Dear Dr Rivas,

Thank you very much for submitting your manuscript "RNA structure prediction using positive and negative evolutionary information" for consideration at PLOS Computational Biology.

As with all papers reviewed by the journal, your manuscript was reviewed by members of the editorial board and by several independent reviewers. In light of the reviews (below this email), we would like to invite the resubmission of a significantly-revised version that takes into account the reviewers' comments.

We apologize for the delay in handling your manuscript but one reviewer was extremely late and we have decided to proceed without that review.

From the two reviews of your manuscript, your contribution is clearly considered important and innovative. However, both reviewers pose questions and issues on the technical aspects that should be clarified in the paper and algorithm.

Please address them in full in your revision.

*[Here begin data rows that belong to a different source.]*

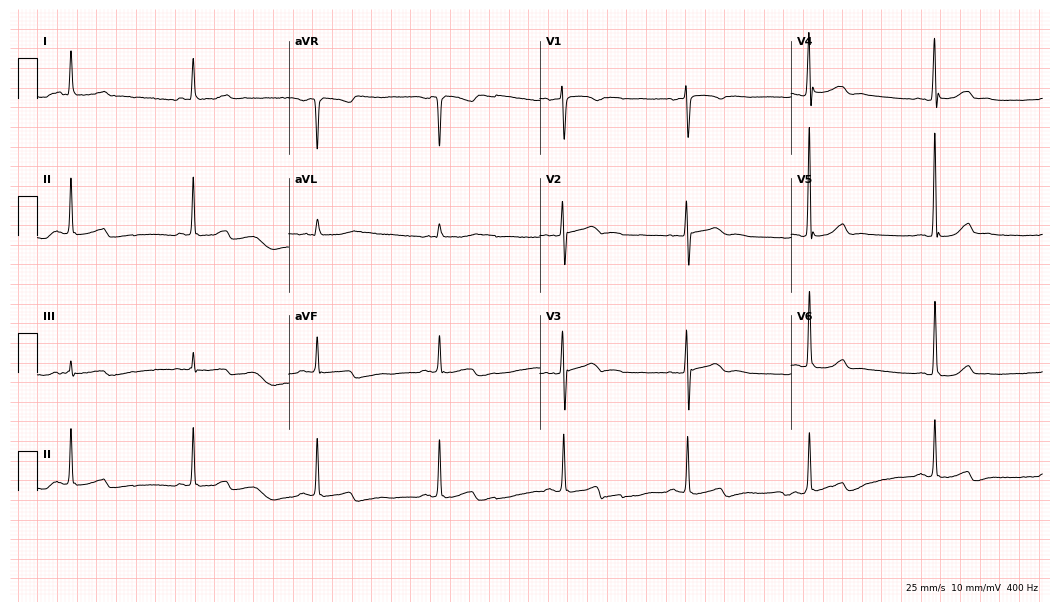
ECG — a female, 80 years old. Findings include sinus bradycardia (a sinus rate of 50 beats per minute or less).
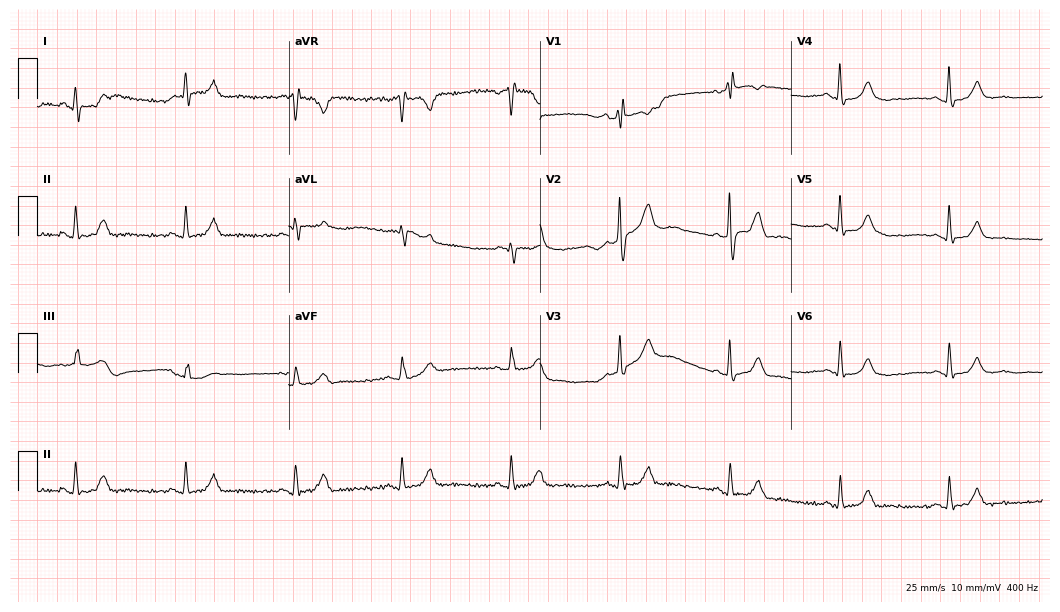
12-lead ECG (10.2-second recording at 400 Hz) from a 72-year-old female. Screened for six findings — first-degree AV block, right bundle branch block, left bundle branch block, sinus bradycardia, atrial fibrillation, sinus tachycardia — none is recorded.
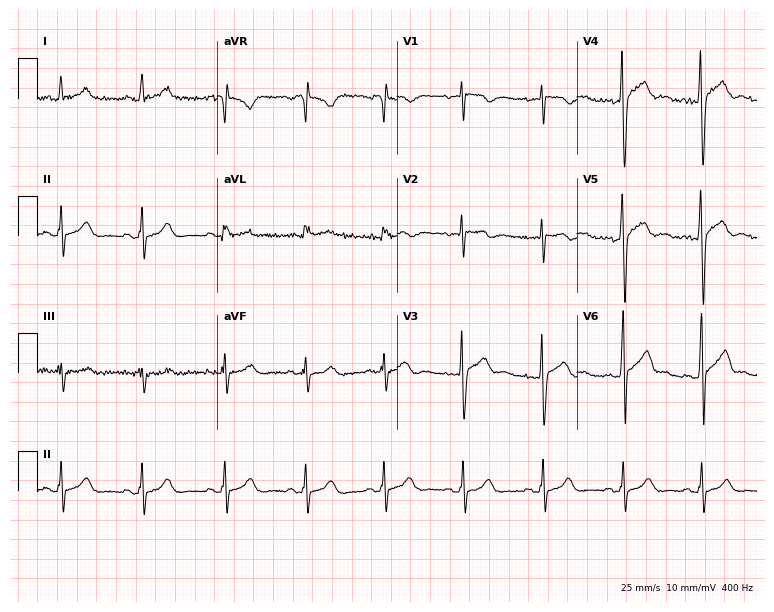
12-lead ECG (7.3-second recording at 400 Hz) from a male, 26 years old. Screened for six findings — first-degree AV block, right bundle branch block, left bundle branch block, sinus bradycardia, atrial fibrillation, sinus tachycardia — none is recorded. Only these six findings were labelled.
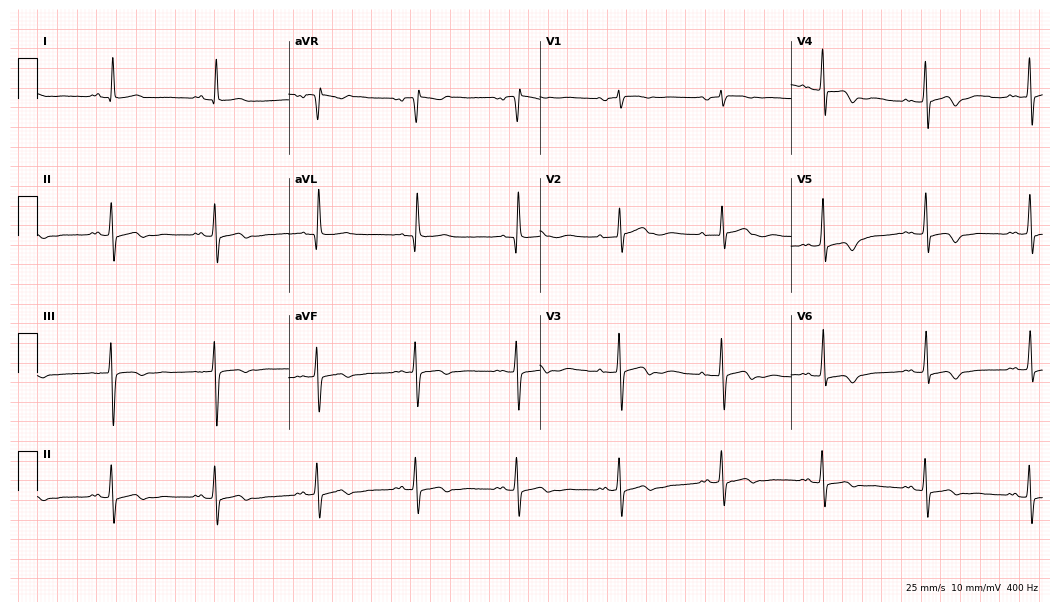
Standard 12-lead ECG recorded from a woman, 77 years old. None of these six findings is recorded: first-degree AV block, right bundle branch block (RBBB), left bundle branch block (LBBB), sinus bradycardia, atrial fibrillation (AF), sinus tachycardia. Findings outside these six are not listed.
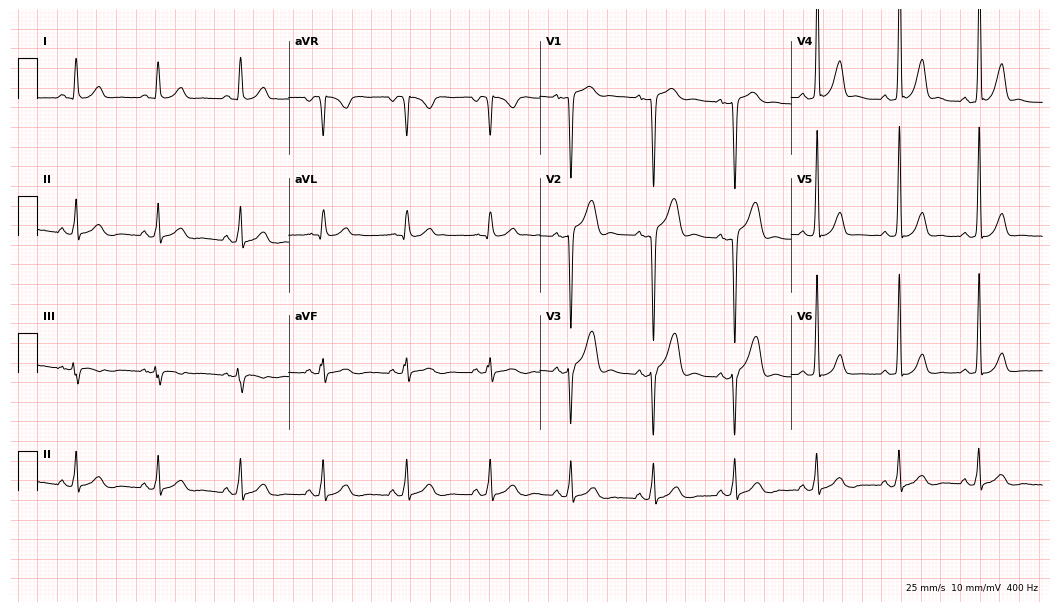
ECG (10.2-second recording at 400 Hz) — a man, 41 years old. Screened for six findings — first-degree AV block, right bundle branch block (RBBB), left bundle branch block (LBBB), sinus bradycardia, atrial fibrillation (AF), sinus tachycardia — none is recorded.

We cannot make any decision about publication until we have seen the revised manuscript and your response to the reviewers' comments. Your revised manuscript is also likely to be sent to reviewers for further evaluation.

When you are ready to resubmit, please upload the following:

[1] A letter containing a detailed list of your responses to the review comments and a description of the changes you have made in the manuscript. Please note while forming your response, if your article is accepted, you may have the opportunity to make the peer review history publicly available. The record will include editor decision letters (with reviews) and your responses to reviewer comments. If eligible, we will contact you to opt in or out.

[2] Two versions of the revised manuscript: one with either highlights or tracked changes denoting where the text has been changed; the other a clean version (uploaded as the manuscript file).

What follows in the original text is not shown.